York-Barr, J., Ghere, G., & Sommerness, J. (2007). Collaborative Teaching to Increase ELL Student Learning: A Three-Year Urban Elementary Case Study. Journal of Education for Students Placed at Risk (JESPAR). https://doi.org/10.1080/10824660701601290


  1. They also contribute to higher anxiety levels, stress, higher blood pressure and difficulty concentrating for some students. The ability to close off areas or make smaller ‘rooms’ is not always utilised nor feasible in all learning situations, and so there are students who feel isolated, left out, overwhelmed and unable to cope in a large, noisy environment with 90 or more other students in the same area. This is the reality for some students. They are unable to learn in this environment and schools are not necessarily able to meet their needs with the new physical environment that they have. One type of school does not fit all students.

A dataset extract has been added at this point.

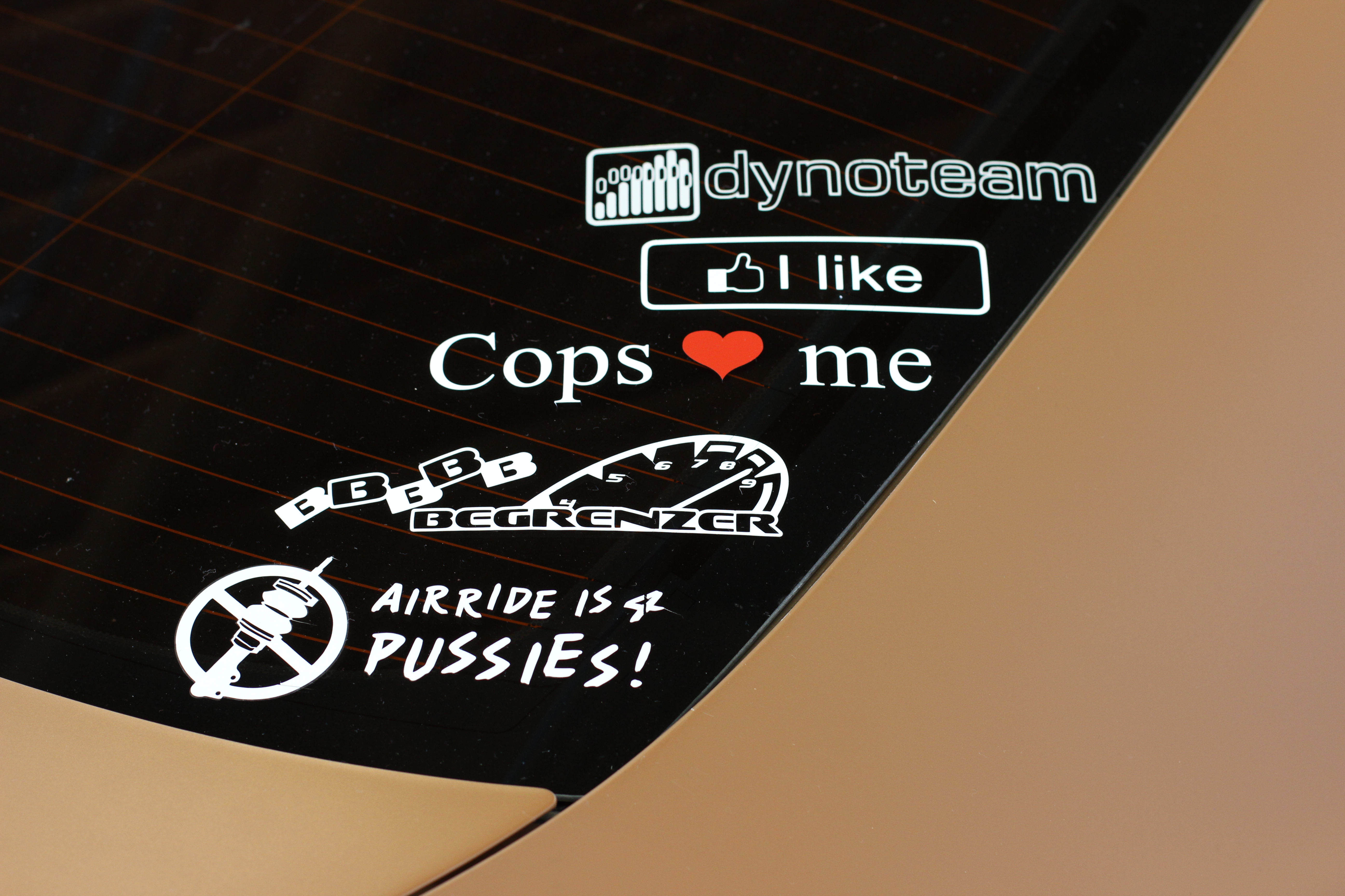 Diverse Autoaufkleber der Tuner-Szene auf einer Heckscheibe

  2. If the intention was to increase learning outcomes, state schools would have been given flexible classrooms with adequate heating, lighting, acoustic treatment and break out spaces where two teachers could co-teach 25 (or so) students using each other’s strengths and best ideas. The number of children that are placed in most Innovative Learning Environments destroys the positives that can come with space flexibility and teacher collaboration.

  3. In comparison to a traditional classroom, these spaces are an unmitigated disaster. They produce a fractured learning environment. Whoever is responsible for this should be sacked immediately for wasting taxpayer money.

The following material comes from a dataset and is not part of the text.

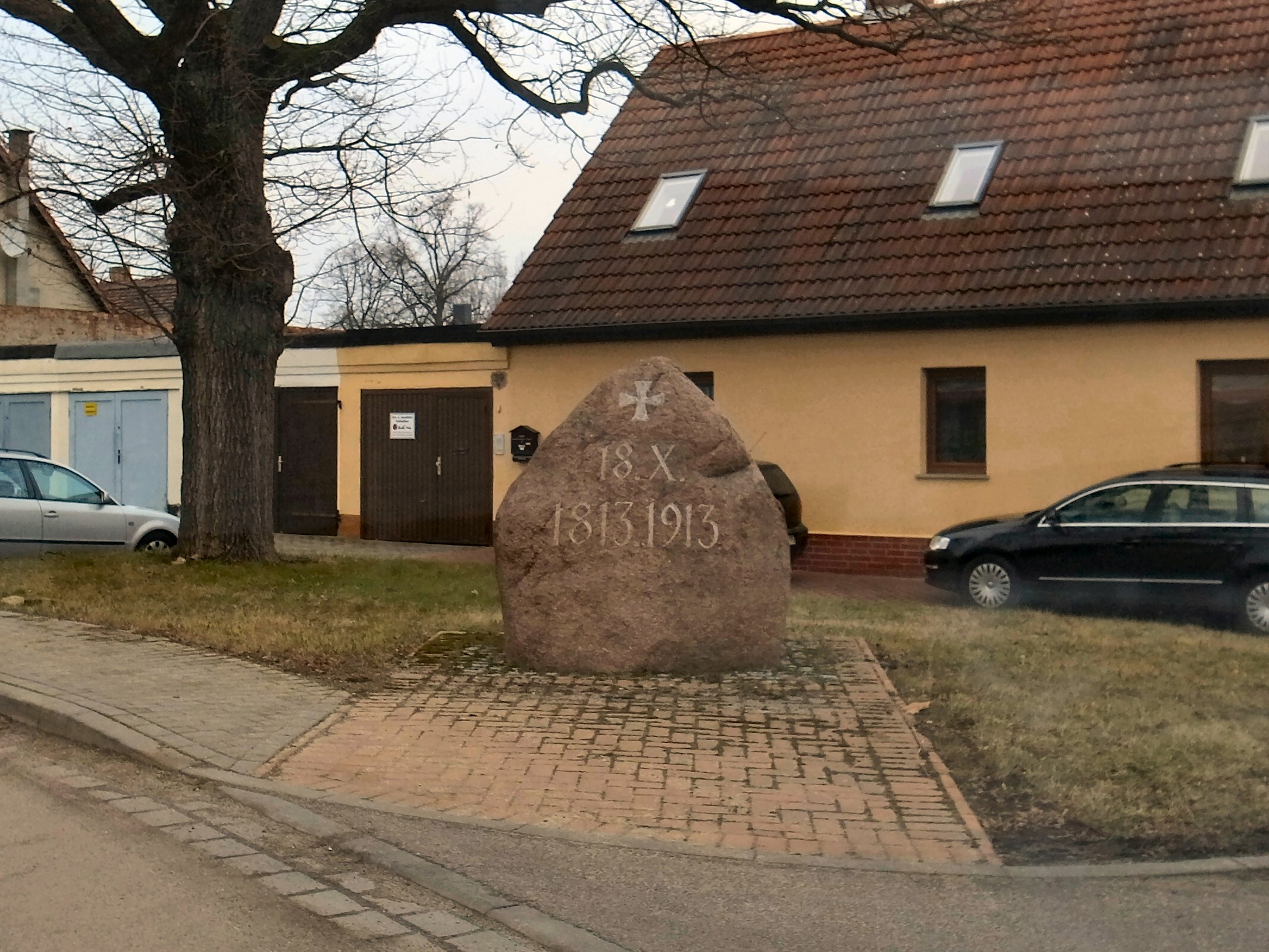 Weißandt-Gölzau, Gedenkstein 1813

  4. This approach failed my kids. I have moved them to a more “traditional” school and they are now thriving. They found the noise and disruption of an open environment quite upsetting, there is nothing innovative about this as it was tried in the 1970s and it failed them too.

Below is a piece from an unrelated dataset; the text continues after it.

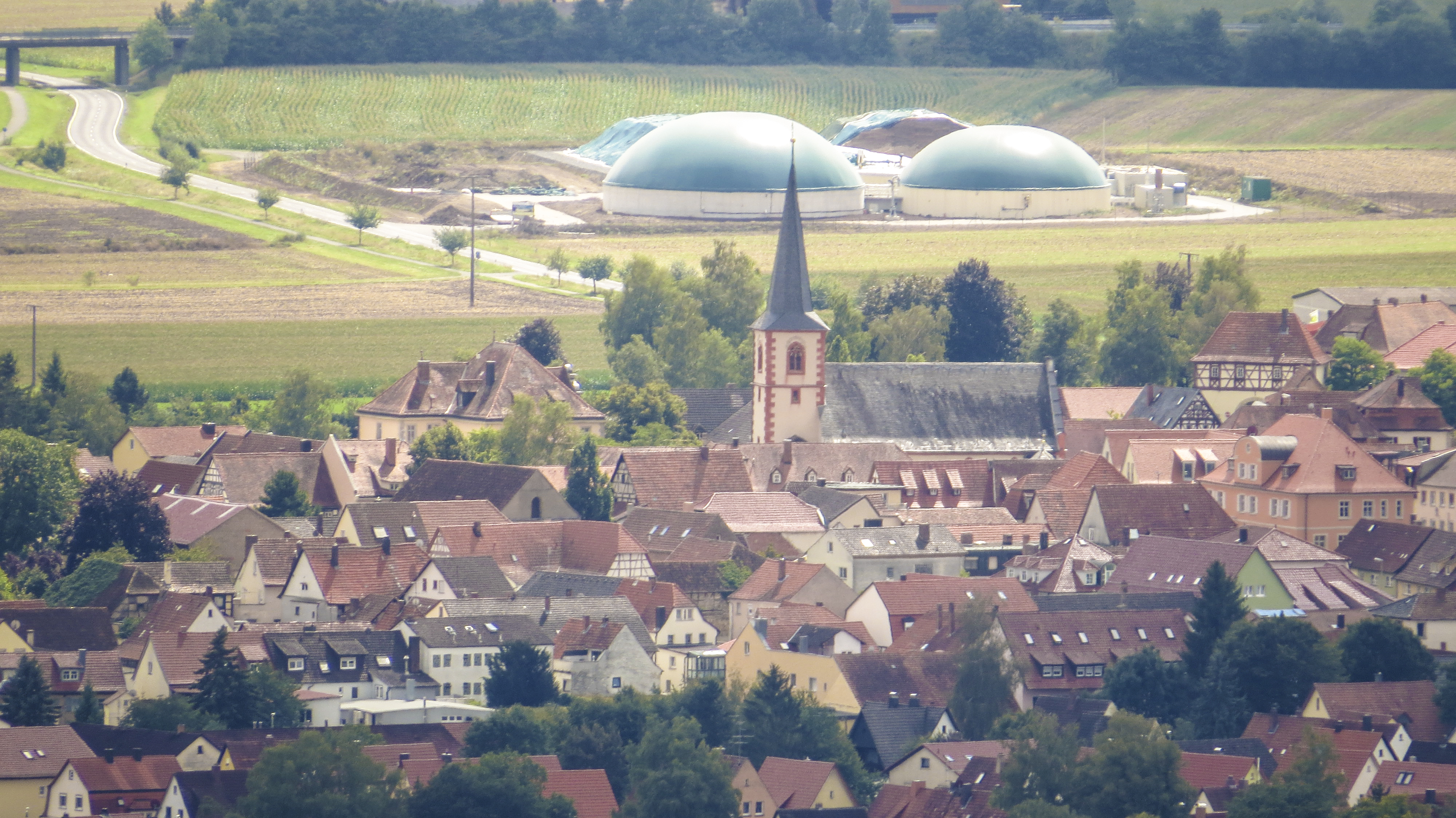 Hofheim in Unterfranken von Nordosten

  5. I observed five modern learning environments for a school, and how students and teachers worked in those classrooms. Unmodified, they do not work. So most teachers take in hand to make these places work. Most staff and students I talked to identified the following:
    Posters, and furniture had to be moved to control line of sight, so students were not distracted by movement.
    Classes faced away from others, so students were not distracted by glass.
    Bean bags were okay for reward or reading, but reduced student work, or were disruptive.
    Breakout rooms were great for group work, but increased teacher work load, as more places needed monitoring for behavioural management.
    Glass dividing doors had to be keep shut to reduce noise.
    The amount of glass is a potential maintenance cost issue in the long run.
    A lot of glass to clean.
    All the teachers I talked to wanted conventional classrooms.
    One potential hazard for health and safety: in a lockdown, the dangerous person(s) can see into the classroom. Too much glass, a potential earthquake hazard during failure event.
    Finally, there is a fundamental failure to understand basic human anatomy: the human hunter eyes are close together to observe and track movement. Too much glass results in too much distraction.
    To back this up in one single period my old written notes observed a student distracted by movement on the other side of a glass about every 1 to 2 minutes of the period, declining if the teacher had taken action to block up the students line of sight.